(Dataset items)

========================================

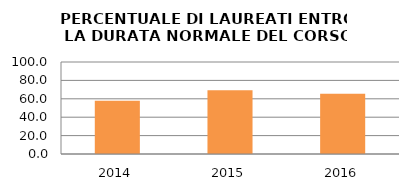
| Category | 2014 2015 2016 |
|---|---|
| 2014.0 | 57.831 |
| 2015.0 | 69.355 |
| 2016.0 | 65.455 |
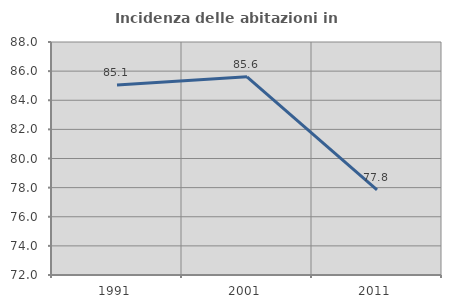
| Category | Incidenza delle abitazioni in proprietà  |
|---|---|
| 1991.0 | 85.052 |
| 2001.0 | 85.611 |
| 2011.0 | 77.843 |
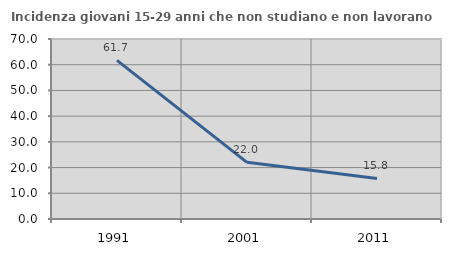
| Category | Incidenza giovani 15-29 anni che non studiano e non lavorano  |
|---|---|
| 1991.0 | 61.709 |
| 2001.0 | 22.034 |
| 2011.0 | 15.789 |
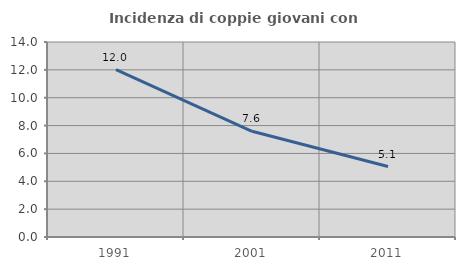
| Category | Incidenza di coppie giovani con figli |
|---|---|
| 1991.0 | 12.019 |
| 2001.0 | 7.591 |
| 2011.0 | 5.057 |
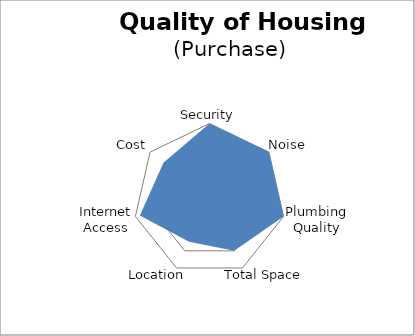
| Category | Series 0 |
|---|---|
| Security | 100 |
| Noise | 100 |
| Plumbing Quality | 100 |
| Total Space | 74.842 |
| Location | 61.878 |
| Internet Access | 93.962 |
| Cost | 77.523 |
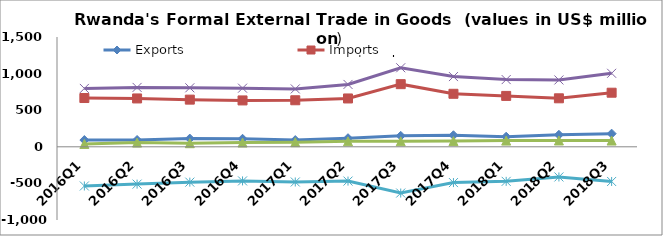
| Category | Exports | Imports | Re-Exports | Total Trade | Trade Balance |
|---|---|---|---|---|---|
| 2016Q1 | 92.097 | 666.431 | 38.936 | 797.464 | -535.397 |
| 2016Q2 | 93.292 | 660.603 | 57.563 | 811.457 | -509.748 |
| 2016Q3 | 112.41 | 644.459 | 49.15 | 806.019 | -482.9 |
| 2016Q4 | 109.497 | 633.547 | 57.935 | 800.978 | -466.115 |
| 2017Q1 | 92.022 | 635.792 | 63.008 | 790.823 | -480.761 |
| 2017Q2 | 117.438 | 660.301 | 74.393 | 852.132 | -468.47 |
| 2017Q3 | 149.648 | 855.748 | 74.341 | 1079.737 | -631.759 |
| 2017Q4 | 157.625 | 724.154 | 77.699 | 959.478 | -488.83 |
| 2018Q1 | 138.148 | 695.167 | 84.902 | 918.217 | -472.118 |
| 2018Q2 | 164.034 | 662.549 | 86.48 | 913.063 | -412.035 |
| 2018Q3 | 179.734 | 738.972 | 85.612 | 1004.318 | -473.627 |
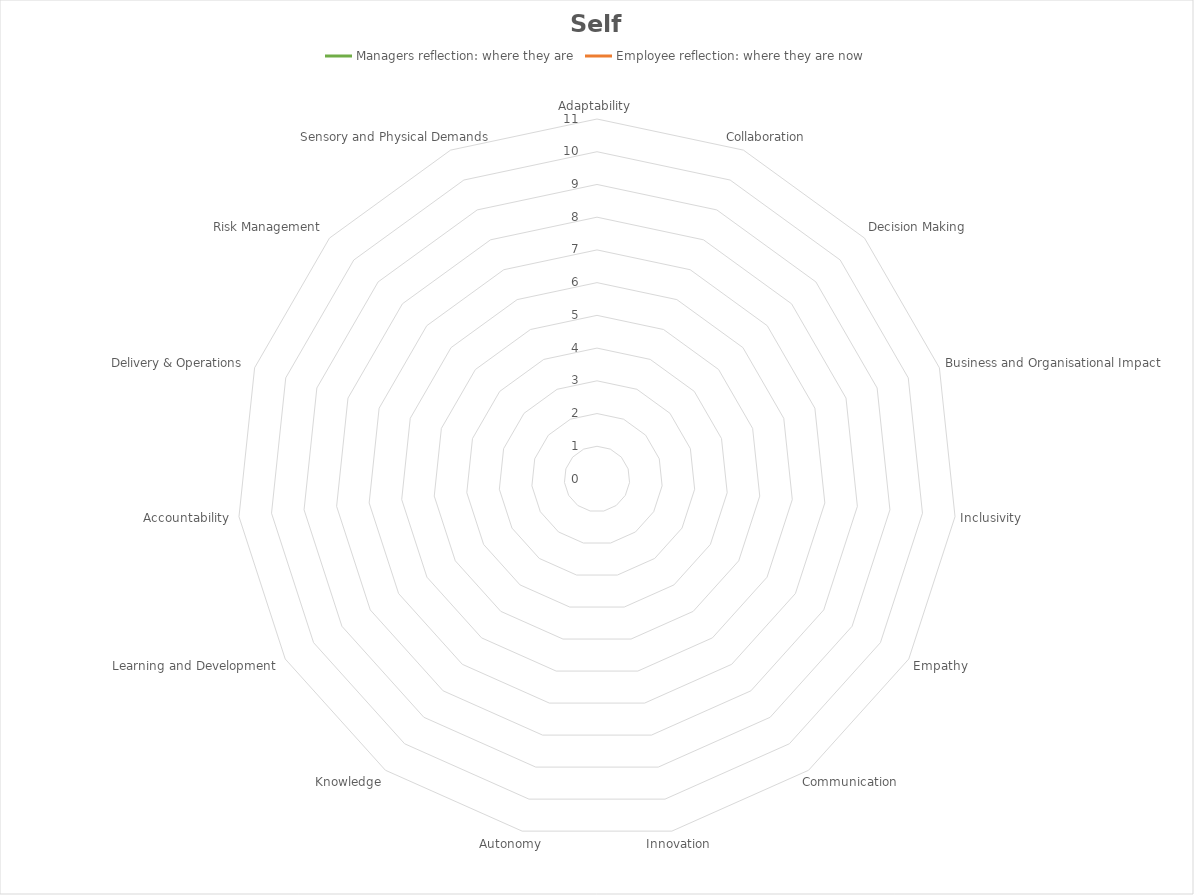
| Category | Managers reflection: where they are | Employee reflection: where they are now |
|---|---|---|
| 0 |  | 0 |
| 1 |  | 0 |
| 2 |  | 0 |
| 3 |  | 0 |
| 4 |  | 0 |
| 5 |  | 0 |
| 6 |  | 0 |
| 7 |  | 0 |
| 8 |  | 0 |
| 9 |  | 0 |
| 10 |  | 0 |
| 11 |  | 0 |
| 12 |  | 0 |
| 13 |  | 0 |
| 14 |  | 0 |

========================================

Activity ->
Could you return exactly the lines above from the line with "790.823 | -480.761 |" to the line with "1004.318 | -473.627 |", both included, and nothing else?

Your response ->
| 2017Q1 | 92.022 | 635.792 | 63.008 | 790.823 | -480.761 |
| 2017Q2 | 117.438 | 660.301 | 74.393 | 852.132 | -468.47 |
| 2017Q3 | 149.648 | 855.748 | 74.341 | 1079.737 | -631.759 |
| 2017Q4 | 157.625 | 724.154 | 77.699 | 959.478 | -488.83 |
| 2018Q1 | 138.148 | 695.167 | 84.902 | 918.217 | -472.118 |
| 2018Q2 | 164.034 | 662.549 | 86.48 | 913.063 | -412.035 |
| 2018Q3 | 179.734 | 738.972 | 85.612 | 1004.318 | -473.627 |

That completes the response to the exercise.